Ultimately, Raman wrote his results up and submitted them to Nature magazine in 1928. Although these results were based on sunlight, he had just obtained his first mercury lamp to start his more quantitative studies by then. The article made big news because it was a major result confirming the new “quantum theory”, but Raman immediately recognized the capability of this effect in the study of matter as well. After many years of studying the effect, he came to realize that the reason that water is blue is basically the same as why the sky is blue — Rayleigh scattering goes as $1/\lambda^4$.

Readers of this blog will actually notice that I have written about Raman scattering in several different contexts on this site, for instance, in measuring the Damon-Eschbach mode and the Higgs amplitude mode in superconductorsilluminating the nature of LO-TO splitting polar insulators and measuring unusual collective modes in Kondo insulators demonstrating its power as probe of condensed matter even in the present time.

On this blog, one of the major themes I’ve tried to highlight is the technical ingenuity of experimentalists to observe certain phenomena. I find it quite amazing that the Raman effect had its rather meager origins in the use of sunlight!

## Schrodinger’s Cat and Macroscopic Quantum Mechanics

A persisting question that we inherited from the forefathers of the quantum formalism is why quantum mechanics, which works emphatically well on the micro-scale, seem at odds with our intuition at the macro-scale. Intended to demonstrate the absurdity of applying quantum mechanics on the macro-scale, the mirco/macro logical disconnect was famously captured by Schrodinger in his description of a cat being in a superposition of both alive and dead states. There have been many attempts in the theoretical literature to come to grips with this apparent contradiction, the most popular of which goes under the umbrella of decoherence, where interaction with the environment results in a loss of information.

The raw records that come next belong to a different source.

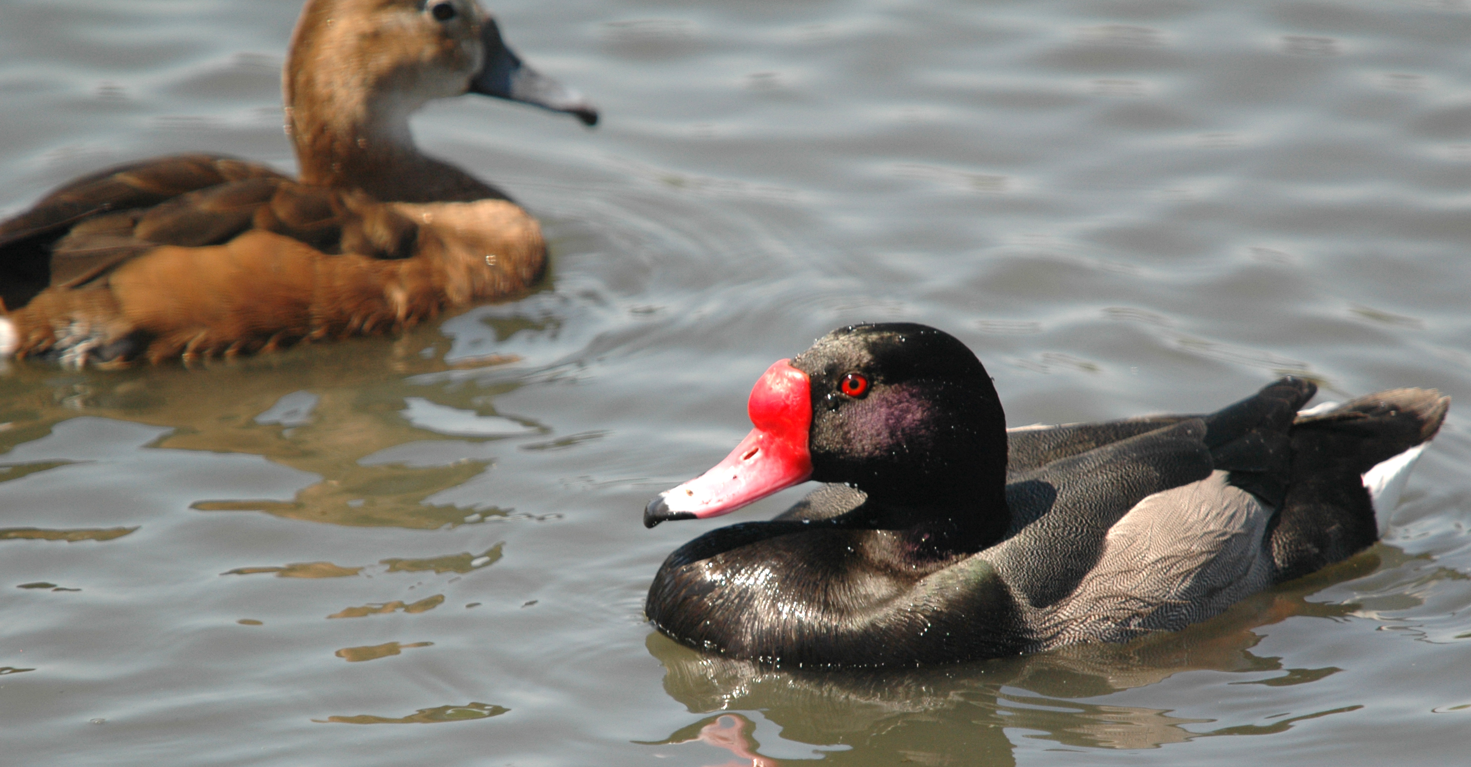 Netta peposaca male & female, Costanera Sur Ecological Reserve, Buenos Aires.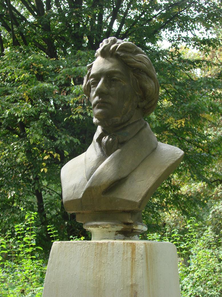 пам'ятник Адаму Міцкевичу у Бориславі: пам'ятник Адаму Міцкевичу у Бориславі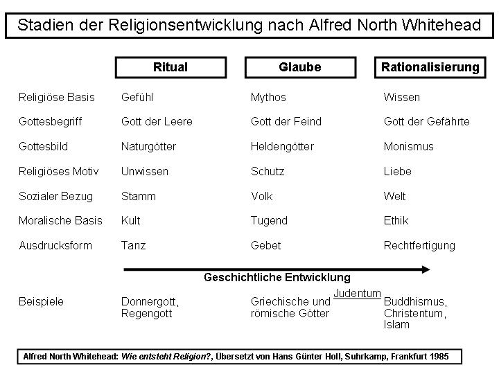 Tabellarische Übersicht zu Alfred North Whitehead Wie entsteht Religion?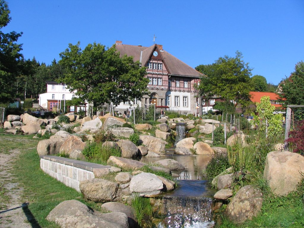 Wasserspiele im Kurpark von Schierke, selbst photographiert am 6.09.2005 um 16.55.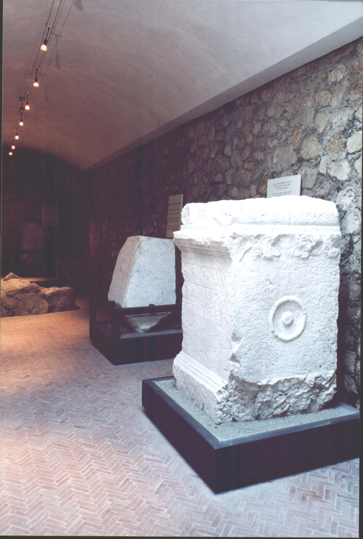 Lapidarium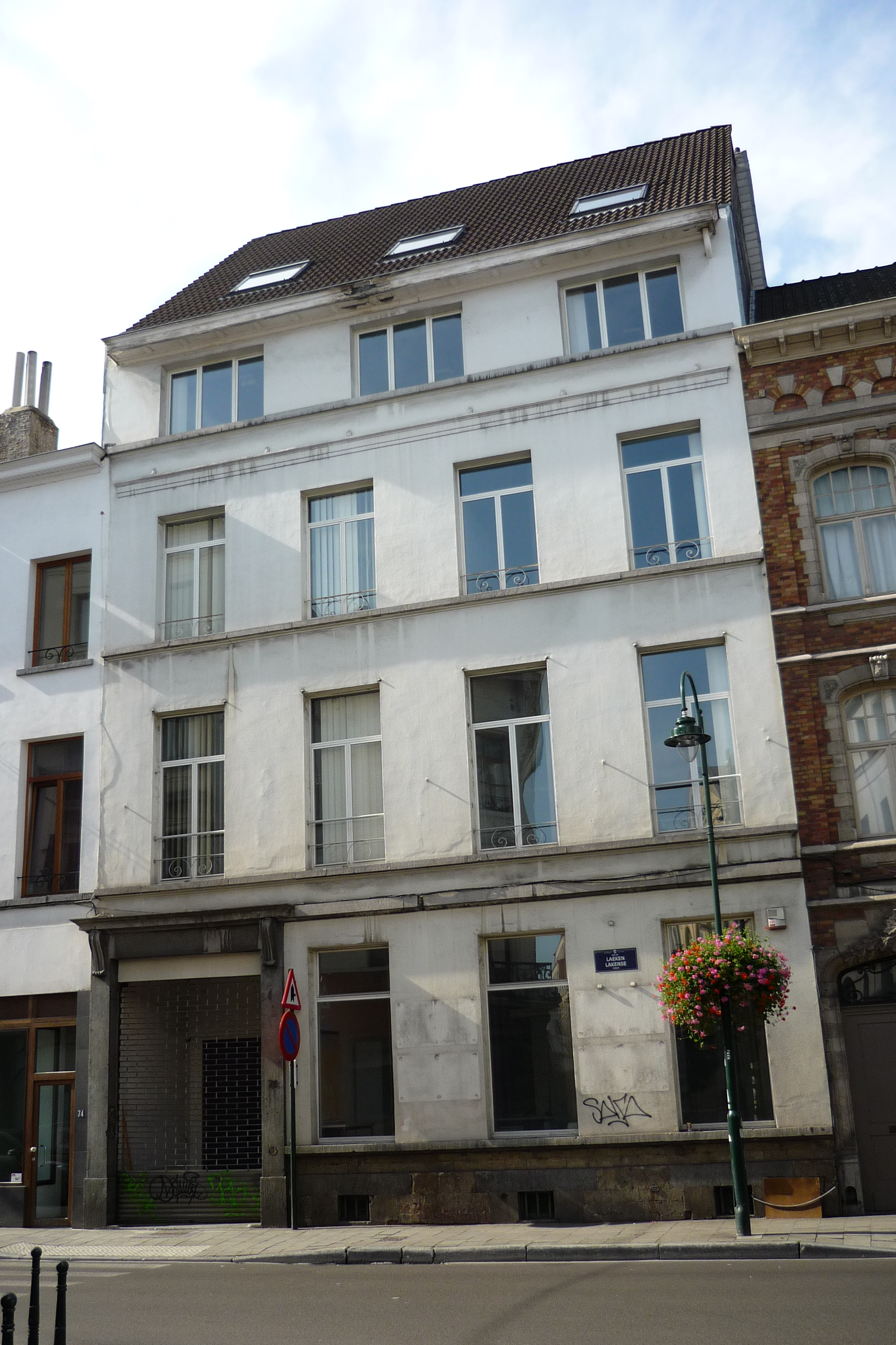 Hôtel de maître de la famille POELAERT, construit par Philippe Poelaert en 1824 , et où a vécu dès l'enfance l'architecte Joseph Poelaert. Ils y étaient voisins du grand architecte Henri Partoes (actuel 78).

Back in 1999, Arndt, Zellinger and co-workers observed a two-slit interference of C60 molecules (i.e. buckyballs), in what was the largest molecule to exhibit such interference phenomena at the time. The grating used had a period of about 100 nm in the experiment, while the approximate de Broglie wavelength of the C60 molecules was 2.5 picometers. This was a startling discovery for a couple reasons:

1. The beam of C60 molecules used here was far from being perfectly monochromatic. In fact, there was a pretty significant spread of initial velocities, with the full width at half maximum ($\Delta v/v$) getting to be as broad as 60%.
2. The C60 molecules were not in their ground state. The initial beam was prepared by sublimating the molecules in an oven which was heated to 900-1000K. It is estimated, therefore, that there were likely 3 to 4 photons exchanged with the background blackbody field during the beam’s passage through the instrument. Hence the C60 molecules can be said to have been strongly interacting with the environment.
3. The molecule consists of approximately 360 protons, 360 neutrons and 360 electrons (about 720 amu), which means that treating the C60 molecule as a purely classical object would be perfectly adequate for most purposes.

In the present, the record set by the C60 molecule has since been smashed by the larger molecules with mass up to 10,000 amu. This is now within one order of magnitude of a small virus. If I was a betting man, I wouldn’t put money against viruses exhibiting interference effects as well.

This of course raises the question as to how far these experiments can go and to what extent they can be applied to the human scale. Unfortunately, we will probably have to wait for a while to be able to definitively have an answer to that question. However, these experiments are a tour-de-force and make us face some of our deepest discomforts concerning the quantum formalism.